How to break up ‘logjams’ in our relationships

By Elisa Tremblay | For The Compass | March 19, 2020

I happened across an article recently from the Wisconsin State Journal which told the historical account of a young man named Billy Alft, who lived around the 1900s, and whose job it was to blast out log jams with dynamite. Logjams, I came to learn, were quite common in springtime, because lumberjacks would stack logs onto frozen rivers, so that in the spring thaw, the rivers could be used as a flume to transport the cut logs to the mill. Whenever there was a bend in the river, or a narrow pass, the logs would accumulate and prevent progress. Many times the only way to solve these buildups was to do something drastic such as blast the logs apart, to get them all moving again.

Young Billy Alft was a river driver who had the dangerous job of lighting fuses and would sometimes have to endure the blast waves for the sake of progress, even if it meant a tremendous amount of personal sacrifice.

Logjams and the folklore that surrounds them have been linked to many things that can build up in our own personal lives. We are upon the season of Lent again, and as we are leaving the dark months of winter, we can start to do some self-assessment and see some of the areas that may block our own personal progress.

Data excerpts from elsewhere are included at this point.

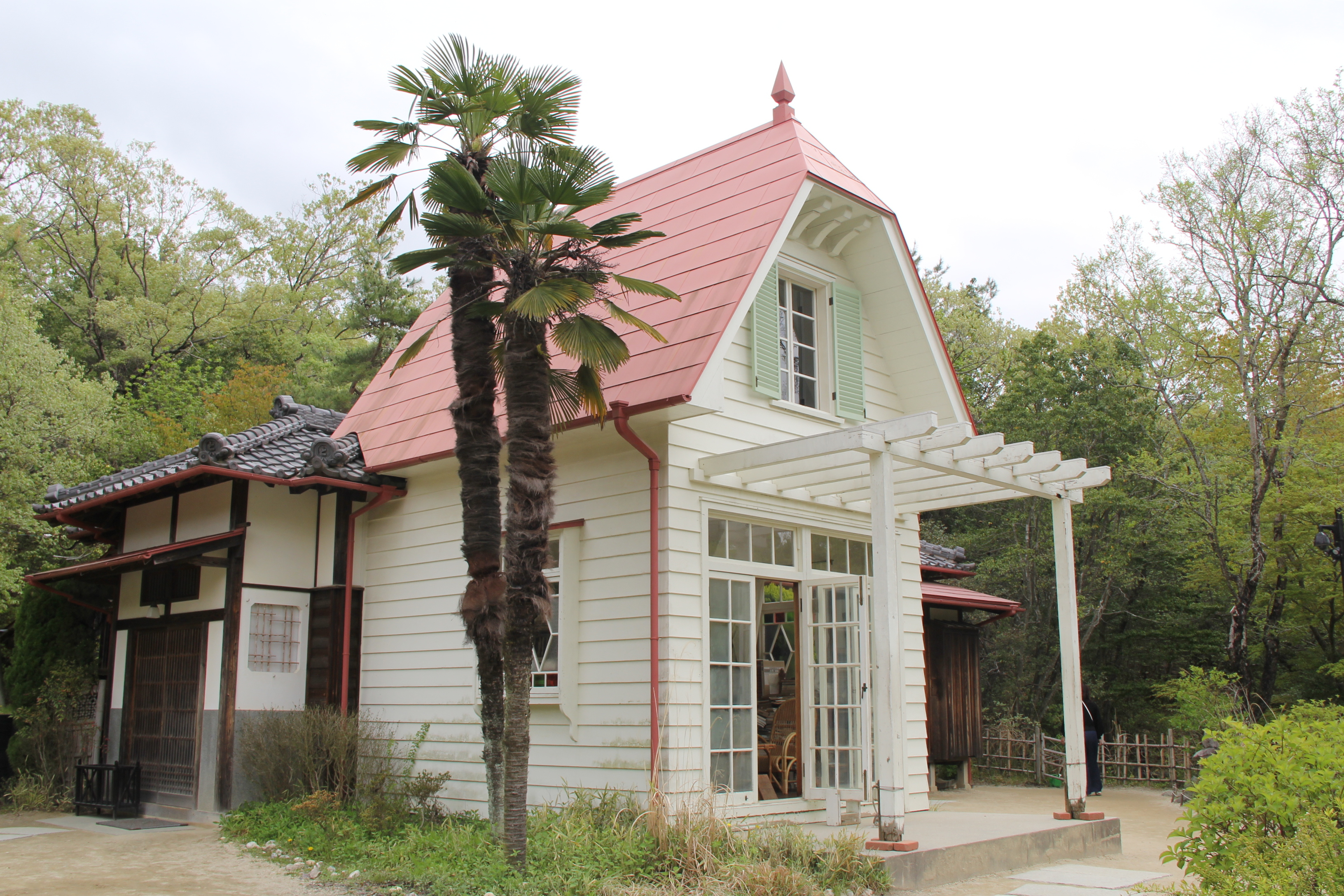 Mei and Satsuki's house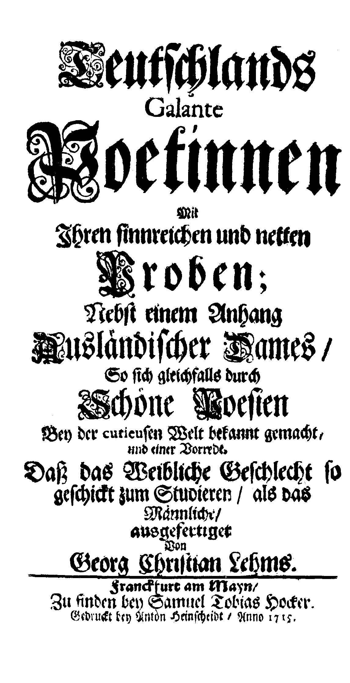 de: Dies ist ein Scan des Buches: en: This is a scan of the book: Teutschlands Galante Poetinnen Mit Ihren sinnreichen und netten Proben; Nebst einem Anhang Ausländischer Dames / So sich gleichfalls durch Schöne Poesien Bey der curieusen Welt bekannt gemacht, und einer Vorrede. Daß das Weibliche Geschlecht so geschickt zum Studieren / als das Männliche / ausgefertiget Von Georg Christian Lehms., Franckfurt am Mayn / Zu finden bey Samuel Tobias Hocker. Gedruckt bey Anton Heinscheidt / Anno 1715. Inhalt: Titel / Widmung Vorrede Teutschlands Galante Poetinnen Anhang Ausländischer Poetinnen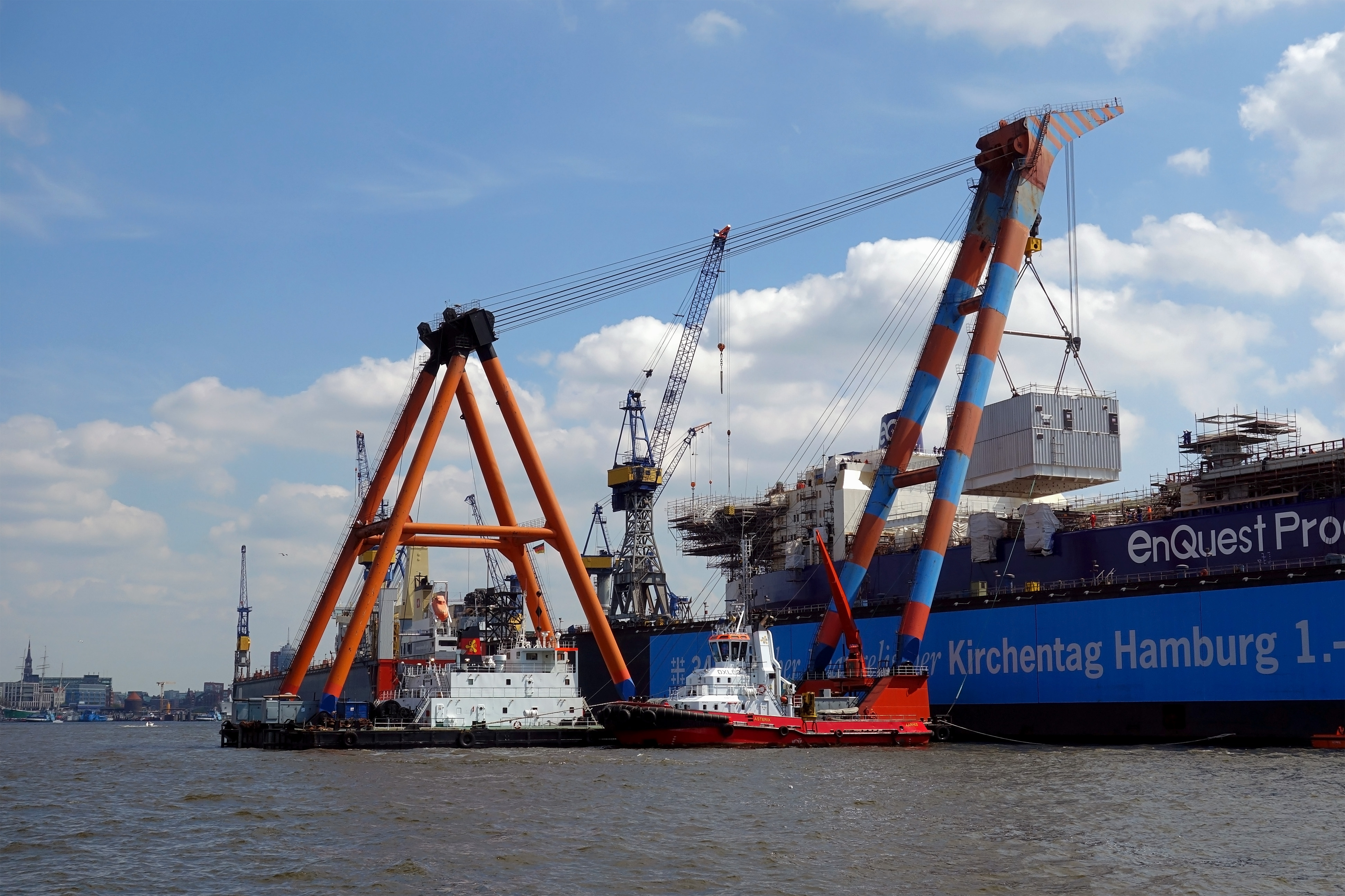 Der Schwimmkran Samson im Hamburger Hafen. Es handelt sich um ein Schwimmkran mit einer maximalen Hubkraft von 900 Tonnen 67 Meter Hubhöhe. Der Schwimmkran ist Baujahr 1998.

There is an entire genre of information in marriage and family ministry called Skills-Based Relationship Techniques. These essentially are practical tools a couple can use to break through some bad habits or continual frustrations that may creep up into any relationship. Some of these great tools include setting a “time-out” boundary, mirroring, active listening and negotiation.

Author Bill Coffin gives an excellent overview of what these and some other techniques are and where more information can be found online at One of these practical skills is setting a time-out boundary.

I am sure you have heard the old saying, “Never go to bed angry.” Couples have found that when discussions start to rise and become more heated, it is very helpful to have an identified stopping point where each of you have agreed to take a break and let things settle. When things are not strained, take a moment to mutually agree to what the stopping point is. That way, if it has been a long day, or you might be very tired and/or hungry, you both understand that you can temporarily table the conversation to step back and take a deep breath which prevents arguments or discussions from getting too heated.

Another very practical skill is mirroring. This simple technique is the process of literally repeating what the person said, so you can demonstrate that you heard them. This technique is similar to active listening, which also is a way to repeat back to your spouse what you heard them say. Mirroring is a literal repeat of information whereas active listening seeks to summarize what was said to demonstrate understanding.

While both methods may seem awkward initially in the conversation, couples find that doing these simple techniques ensures that each other is being heard and helps to prevent other communication pitfalls such as interrupting and formulating responses without listening. As you might imagine, if both parties can agree to slow down a conversation and demonstrate understanding, then each spouse will walk away feeling heard and solutions will be easier to come by.

A final technique, called negotiation or sometimes collaboration, is when couples agree to remember that there are three entities at stake in their marriage: the husband, the wife and the relationship. As each party seeks to solve a problem, the conversation should revolve around not what is best for the individual, but what is best for the relationship.

This technique is effective in helping couples to see things from a different perspective and doing what may be necessary to keep the relationship front and center. By agreeing to work together to come to a mutual solution that benefits both parties, the relationship inevitably will grow stronger.

Not all issues in a relationship or family can be solved with simple techniques. If larger problems arise, it is always encouraged to seek help professionally. We have a network of resources that can help couples and families in our diocese and more information can be found by calling Catholic Charities or our office.  For the smaller logjams that enter our relationships, use some of these practical techniques to blast those out of your lives this Lent.

Finally, the most powerful blast we can give to our old habits is the sacrament of confession, which surely will not only set ourselves, but all of our relationships, moving swiftly in the right direction towards God.

Tremblay is Marriage and Life Ministries director for the Diocese of Green Bay.